Effective each January 1st, the Rate Card (per Table 1.1 above) for purposes of determining the License Fee for the upcoming Renewal Term shall be adjusted by the increase, if any, in the Consumer Price Index for All Urban Consumers (CPI-U), or by 5%, whichever is greater.

Table 1.2 Multiple Location Discount

rbnd-discounts

Discounts are available to Licensees that own, control or manage multiple Locations. If more than one Location is licensed under this Agreement, the License Fee will be discounted by the appropriate percentage (per Table 1.2 above). The discount will be applied once annually on the first day of each Renewal Term based on the number of Locations licensed at that time.

2. LICENSE FEE TERM & PAYMENT

This Agreement shall commence on the Music use start date set forth in the Music License (the “Start Date”) and continue for a period of one year (the “Initial Term”). Thereafter, the term of the Agreement shall automatically renew annually (each renewal period a “Renewal Term” and the Initial Term plus all Renewal Terms collectively, the “Agreement Term”).

License Fees for the Initial Term are due upon execution of the Agreement. License Fees for Renewal Terms will be invoiced in advance and due as of the first day of each Renewal Term.

3. ADDING & REMOVING LOCATIONS

If you open, acquire or otherwise begin occupying a new Location during the Agreement Term, you agree to immediately notify AllTrack in writing, of the new Location’s name, physical address, its open, acquisition or initial occupancy date, its Maximum Occupancy, and to the extent that Live Music performances are expected to occur, the expected Live Music frequency per week on average (if any), as required to calculate the appropriate pro-rated License Fee through the end of the Agreement Term then in effect. The pro-rated License Fee for a new Location will be due and payable as of its open, acquisition or initial occupancy date. A new Location will be eligible for the Multiple Location Discount percentage in effect (if any) at the beginning of the annual term in which it is added.

Locations may be removed effective the end of any Agreement Term then in effect by providing written notice of non-renewal to AllTrack no later than 30 days prior to expiration of the Agreement Term then in effect.

4. DEFINITIONS

License Fee. The amount payable by Licensee to obtain the right of public performance for Music played at the Locations.

Live Music. Music that is performed in person by bands, solo musicians, singers/vocalists, instrumentalists, DJs, karaoke or other similar persons (including live performances via webcast, livestream or holographic transmission).

Location. A location or premises provided by Licensee at the time of execution of the Agreement, or added to the Agreement by Licensee during the Agreement Term, in each case as submitted to AllTrack on the applicable Reporting Form or online application made available to Licensee by AllTrack.

Maximum Occupancy. The maximum number of persons allowed at a Location in accordance with local fire code or similar regulations.
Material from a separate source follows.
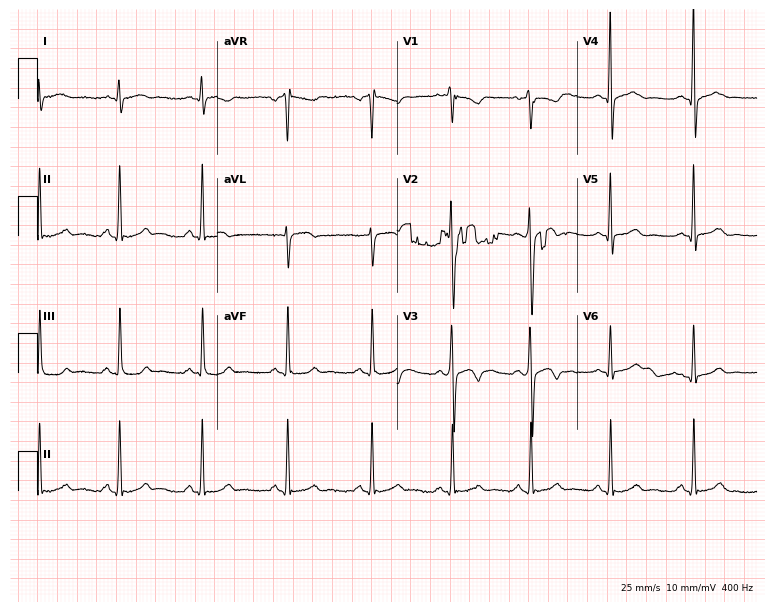
12-lead ECG (7.3-second recording at 400 Hz) from a 23-year-old male patient. Labelled as a normal ECG.

Recorded Music. Music that has been previously captured and recorded that is played (streamed, broadcast, transmitted, retransmitted, etc.) via any device including, but not limited to a digital streaming device (phone, tablet, desktop, laptop, smart TV, virtual reality hardware, augmented reality hardware, infotainment device, or other internet-connected device), background music device, TV or other audiovisual device, gaming machine or console, radio, jukebox or other device that enables the playback of digital media, CDs, tapes, records, DVDs, videotapes or other similar media.

5. EXCLUSIONS

An AllTrack license obtained in connection with this Fee Schedule excludes the right to play Music in connection with any of AllTrack’s other Fee Schedules, as determined in AllTrack’s sole discretion, including but not limited to AllTrack’s Fee Schedules for “Concerts & Promoters”, “Coffee & Tea Shops”, “Private Clubs”, “Adult Entertainment”, “Casinos & Gaming” and “Retail Locations – Goods and Services", provided, however that any retail operations at a Location for which this AllTrack license has been obtained that are owned and operated by Licensee shall not require a separate AllTrack license.